## TASK STATEMENT
Beginning with the very first line, please reproduce the entries exactly through the line containing "(город Черновцы, Украина)".
########
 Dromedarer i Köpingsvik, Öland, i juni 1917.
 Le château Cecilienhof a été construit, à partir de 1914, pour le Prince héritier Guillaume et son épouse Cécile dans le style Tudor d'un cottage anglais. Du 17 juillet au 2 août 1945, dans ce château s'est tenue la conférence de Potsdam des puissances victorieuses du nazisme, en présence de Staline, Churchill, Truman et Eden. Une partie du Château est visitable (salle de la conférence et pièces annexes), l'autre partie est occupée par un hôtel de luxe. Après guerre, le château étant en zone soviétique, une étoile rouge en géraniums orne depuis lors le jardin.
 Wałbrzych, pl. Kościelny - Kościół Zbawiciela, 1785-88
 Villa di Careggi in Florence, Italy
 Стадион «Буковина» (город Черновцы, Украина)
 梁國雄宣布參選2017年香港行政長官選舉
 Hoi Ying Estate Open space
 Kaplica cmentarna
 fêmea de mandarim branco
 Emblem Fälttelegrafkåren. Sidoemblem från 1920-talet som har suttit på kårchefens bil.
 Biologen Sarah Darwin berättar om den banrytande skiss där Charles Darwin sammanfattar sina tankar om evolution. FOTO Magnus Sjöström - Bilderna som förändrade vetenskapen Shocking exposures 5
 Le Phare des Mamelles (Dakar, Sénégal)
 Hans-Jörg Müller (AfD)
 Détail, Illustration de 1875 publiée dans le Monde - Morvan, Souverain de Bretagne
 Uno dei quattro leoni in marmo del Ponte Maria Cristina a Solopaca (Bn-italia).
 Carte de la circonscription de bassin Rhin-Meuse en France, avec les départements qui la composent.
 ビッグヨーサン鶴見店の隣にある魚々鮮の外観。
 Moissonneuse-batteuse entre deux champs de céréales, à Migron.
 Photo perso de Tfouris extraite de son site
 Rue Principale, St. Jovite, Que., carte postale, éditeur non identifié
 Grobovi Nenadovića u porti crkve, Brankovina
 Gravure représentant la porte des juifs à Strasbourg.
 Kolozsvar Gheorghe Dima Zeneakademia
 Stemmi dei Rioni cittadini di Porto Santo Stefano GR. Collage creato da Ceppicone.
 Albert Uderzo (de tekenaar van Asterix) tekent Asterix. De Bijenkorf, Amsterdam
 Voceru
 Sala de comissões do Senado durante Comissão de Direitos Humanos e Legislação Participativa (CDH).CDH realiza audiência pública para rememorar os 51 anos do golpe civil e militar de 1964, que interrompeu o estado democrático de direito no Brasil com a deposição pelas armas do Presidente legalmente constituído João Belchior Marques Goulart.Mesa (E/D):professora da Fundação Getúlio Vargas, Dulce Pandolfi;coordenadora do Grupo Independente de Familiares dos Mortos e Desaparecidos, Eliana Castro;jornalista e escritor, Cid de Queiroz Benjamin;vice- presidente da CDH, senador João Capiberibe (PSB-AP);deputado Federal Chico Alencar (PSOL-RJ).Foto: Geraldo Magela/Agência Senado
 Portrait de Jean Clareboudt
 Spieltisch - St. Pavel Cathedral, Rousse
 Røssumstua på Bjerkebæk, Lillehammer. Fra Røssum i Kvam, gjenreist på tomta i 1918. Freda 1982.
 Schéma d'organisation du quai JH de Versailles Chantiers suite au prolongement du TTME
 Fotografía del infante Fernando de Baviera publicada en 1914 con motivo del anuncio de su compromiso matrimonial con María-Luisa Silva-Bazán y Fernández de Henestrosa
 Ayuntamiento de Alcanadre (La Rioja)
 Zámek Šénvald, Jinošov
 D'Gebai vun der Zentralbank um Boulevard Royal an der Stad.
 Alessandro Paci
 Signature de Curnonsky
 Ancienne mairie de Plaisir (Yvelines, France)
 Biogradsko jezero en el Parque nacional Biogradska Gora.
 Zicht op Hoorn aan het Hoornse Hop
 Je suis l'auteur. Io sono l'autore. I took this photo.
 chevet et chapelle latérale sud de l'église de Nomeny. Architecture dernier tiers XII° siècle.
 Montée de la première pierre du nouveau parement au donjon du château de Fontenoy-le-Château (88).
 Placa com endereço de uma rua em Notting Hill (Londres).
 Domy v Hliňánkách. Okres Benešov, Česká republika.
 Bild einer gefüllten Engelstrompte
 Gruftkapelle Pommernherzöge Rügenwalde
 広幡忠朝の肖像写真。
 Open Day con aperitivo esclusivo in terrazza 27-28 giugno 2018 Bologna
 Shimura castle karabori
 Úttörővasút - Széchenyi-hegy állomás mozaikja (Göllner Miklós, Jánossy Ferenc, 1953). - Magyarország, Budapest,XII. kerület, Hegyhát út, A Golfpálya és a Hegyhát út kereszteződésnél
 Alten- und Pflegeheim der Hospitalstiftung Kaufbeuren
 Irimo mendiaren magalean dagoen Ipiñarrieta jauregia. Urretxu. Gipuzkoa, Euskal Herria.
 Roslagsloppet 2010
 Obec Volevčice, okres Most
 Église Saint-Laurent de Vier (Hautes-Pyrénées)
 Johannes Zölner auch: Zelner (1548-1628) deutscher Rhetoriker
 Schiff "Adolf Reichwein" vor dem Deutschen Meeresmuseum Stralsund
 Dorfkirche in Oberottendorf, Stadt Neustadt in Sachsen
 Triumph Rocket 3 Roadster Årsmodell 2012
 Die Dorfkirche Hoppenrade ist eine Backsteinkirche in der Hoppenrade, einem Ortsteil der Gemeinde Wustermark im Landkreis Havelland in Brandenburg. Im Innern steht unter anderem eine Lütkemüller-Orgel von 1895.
########
## ANSWER FOR THIS EXERCISE
 Dromedarer i Köpingsvik, Öland, i juni 1917.
 Le château Cecilienhof a été construit, à partir de 1914, pour le Prince héritier Guillaume et son épouse Cécile dans le style Tudor d'un cottage anglais. Du 17 juillet au 2 août 1945, dans ce château s'est tenue la conférence de Potsdam des puissances victorieuses du nazisme, en présence de Staline, Churchill, Truman et Eden. Une partie du Château est visitable (salle de la conférence et pièces annexes), l'autre partie est occupée par un hôtel de luxe. Après guerre, le château étant en zone soviétique, une étoile rouge en géraniums orne depuis lors le jardin.
 Wałbrzych, pl. Kościelny - Kościół Zbawiciela, 1785-88
 Villa di Careggi in Florence, Italy
 Стадион «Буковина» (город Черновцы, Украина)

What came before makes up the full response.